Extracted data entries
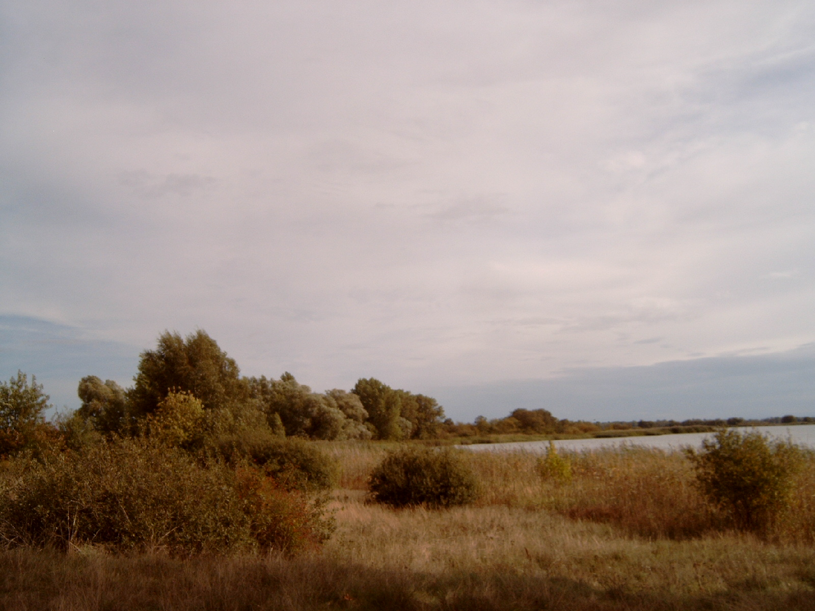 Die Halbinsel Wusterau von Südosten gesehen.
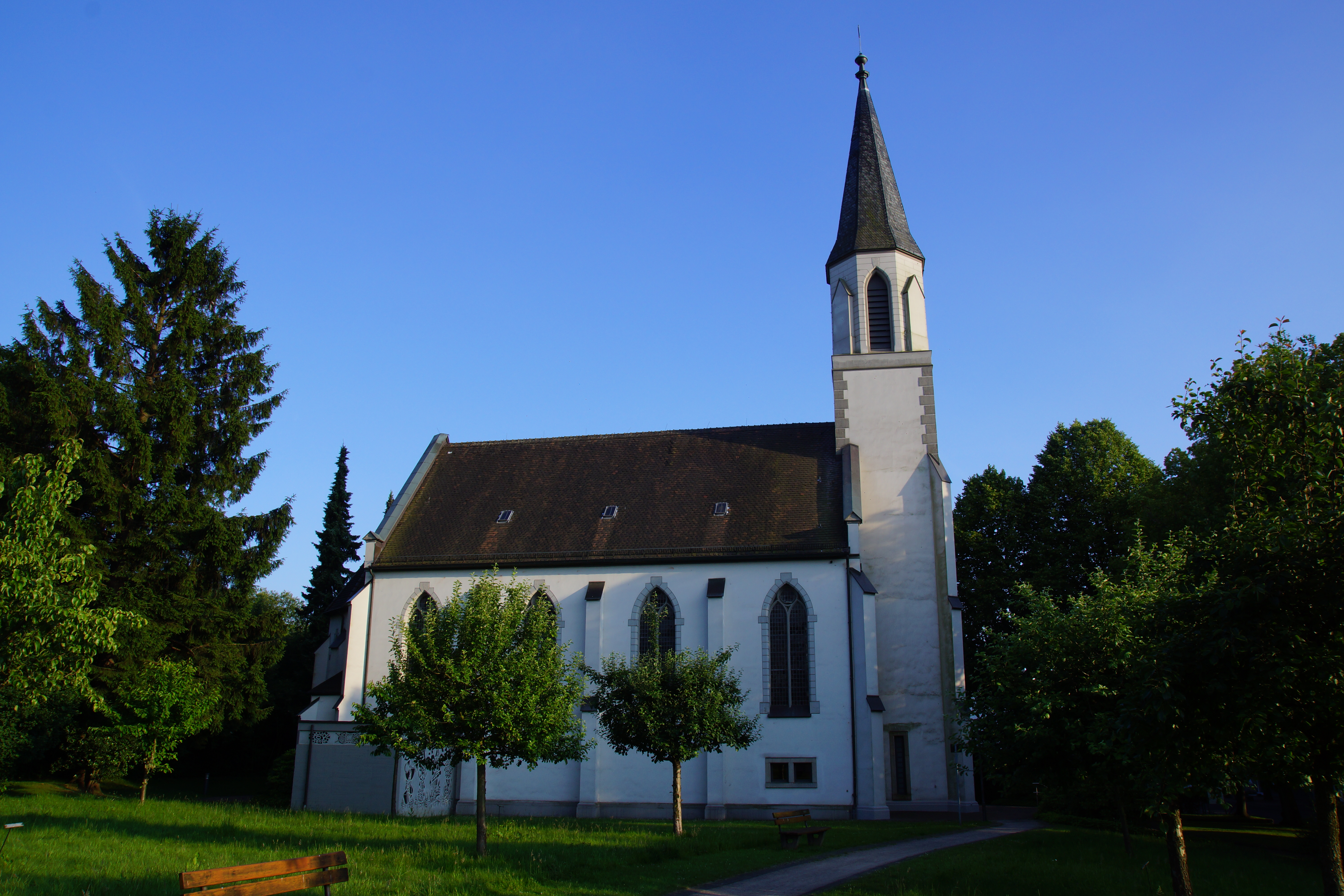 Church (Ketzberg) in Solingen
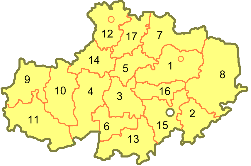 Схема Акмолинской области Казахстана. Пронумеровано в алфавитном порядке
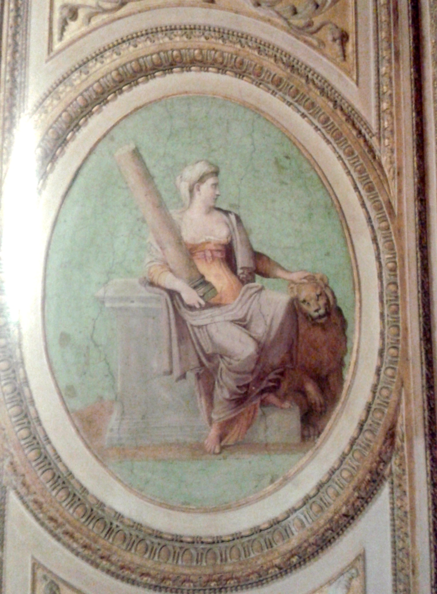 Galleria Farnese, La Forza
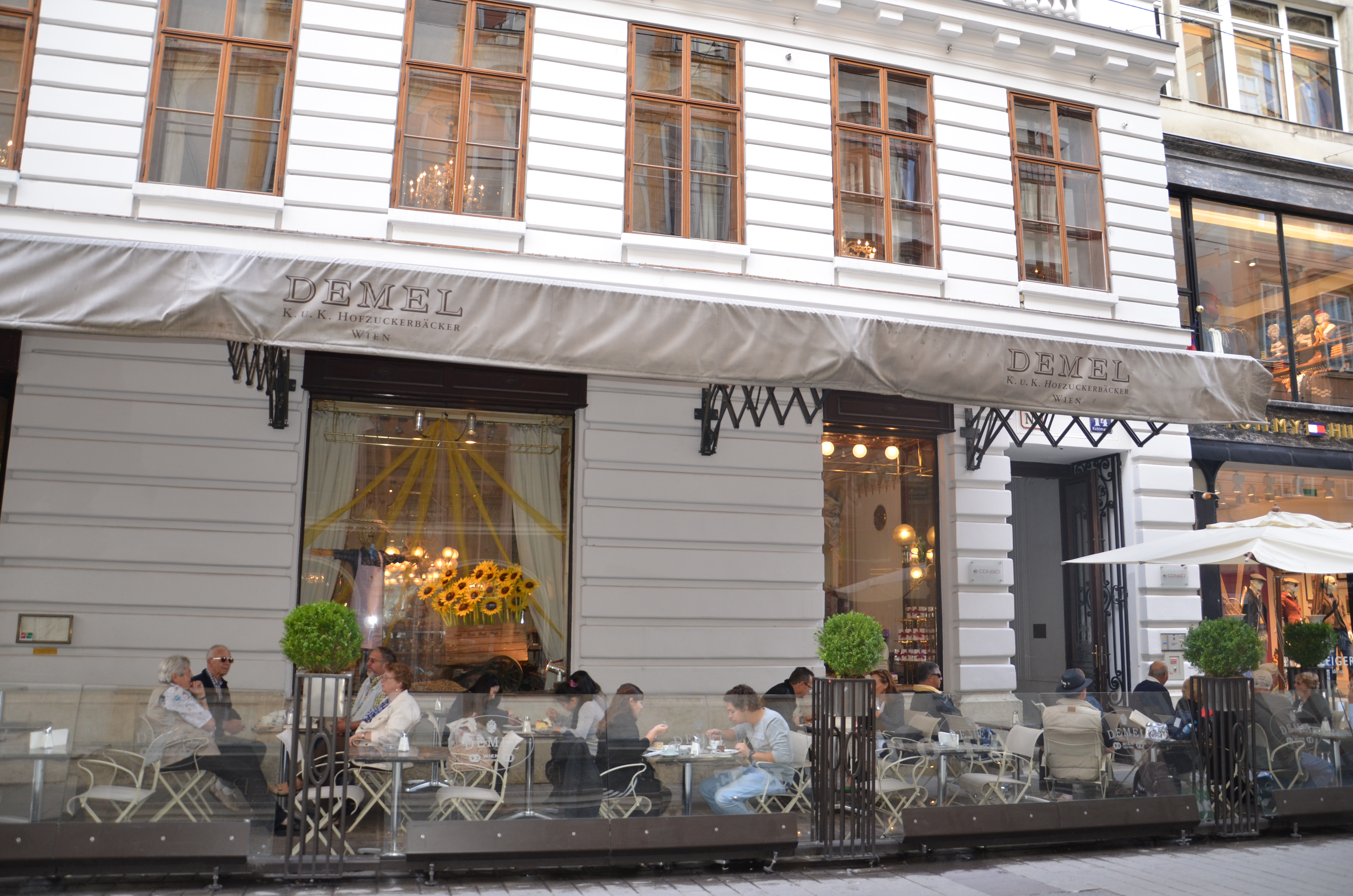 Konditorei Demel in Wien
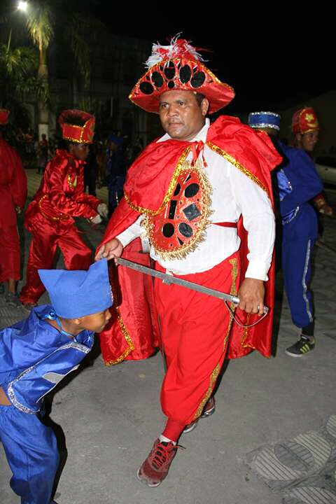 Vvvbb
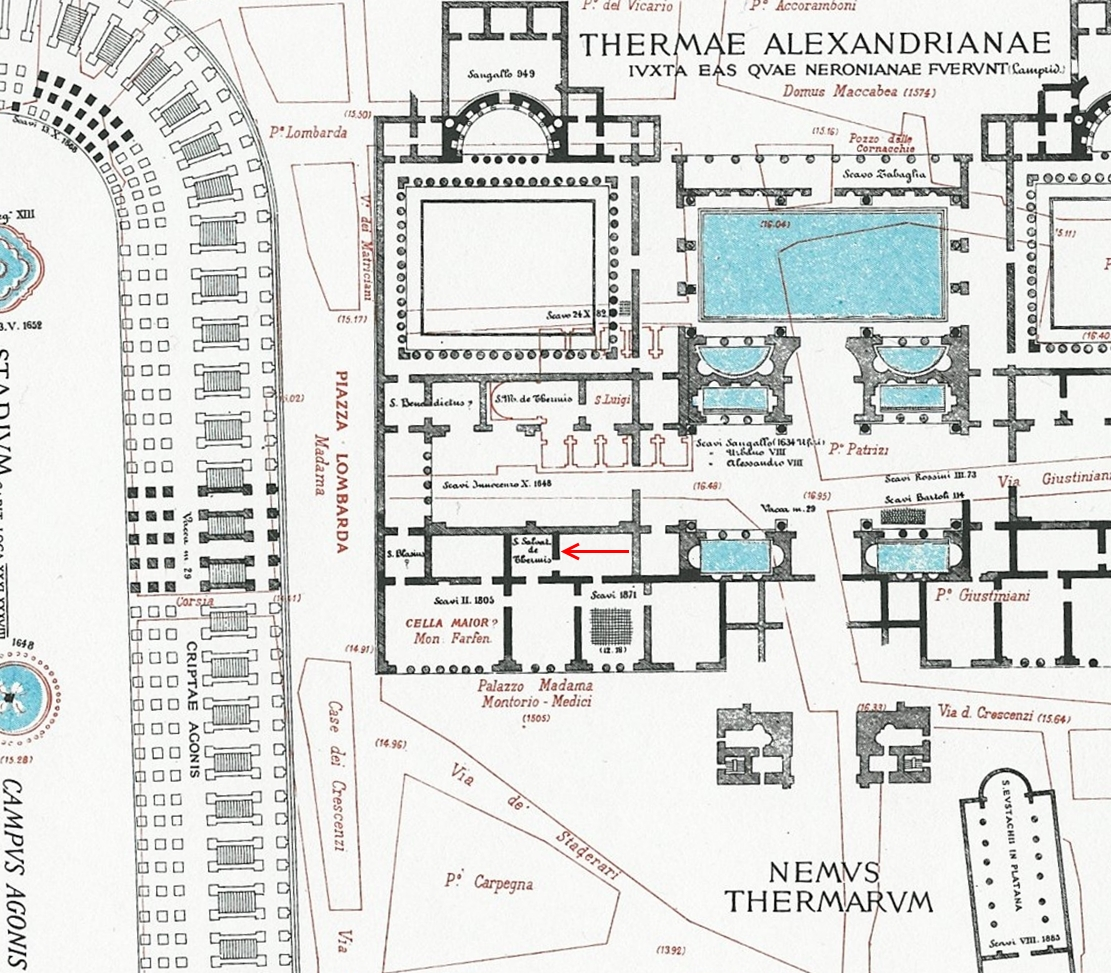 Pianta di Lanciani
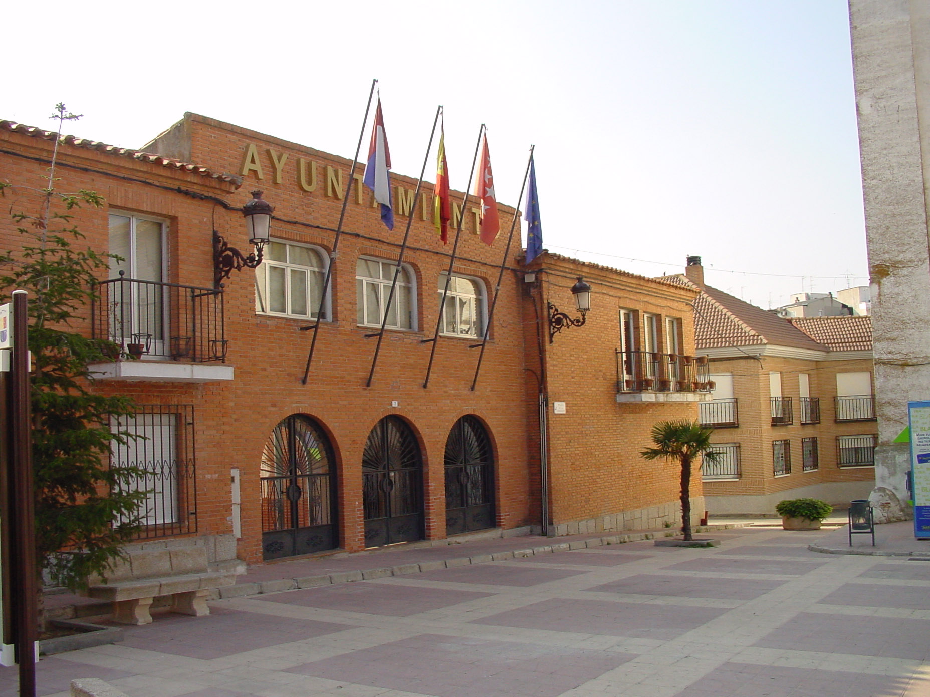 Ayuntamiento de Algete.

◆ Brief ◆
Leave out every picture and copy the rest of the records exactly.

◆ Response to the task ◆
 Die Halbinsel Wusterau von Südosten gesehen.
 Church (Ketzberg) in Solingen
 Схема Акмолинской области Казахстана. Пронумеровано в алфавитном порядке
 Galleria Farnese, La Forza
 Konditorei Demel in Wien
 Vvvbb
 Pianta di Lanciani
 Ayuntamiento de Algete.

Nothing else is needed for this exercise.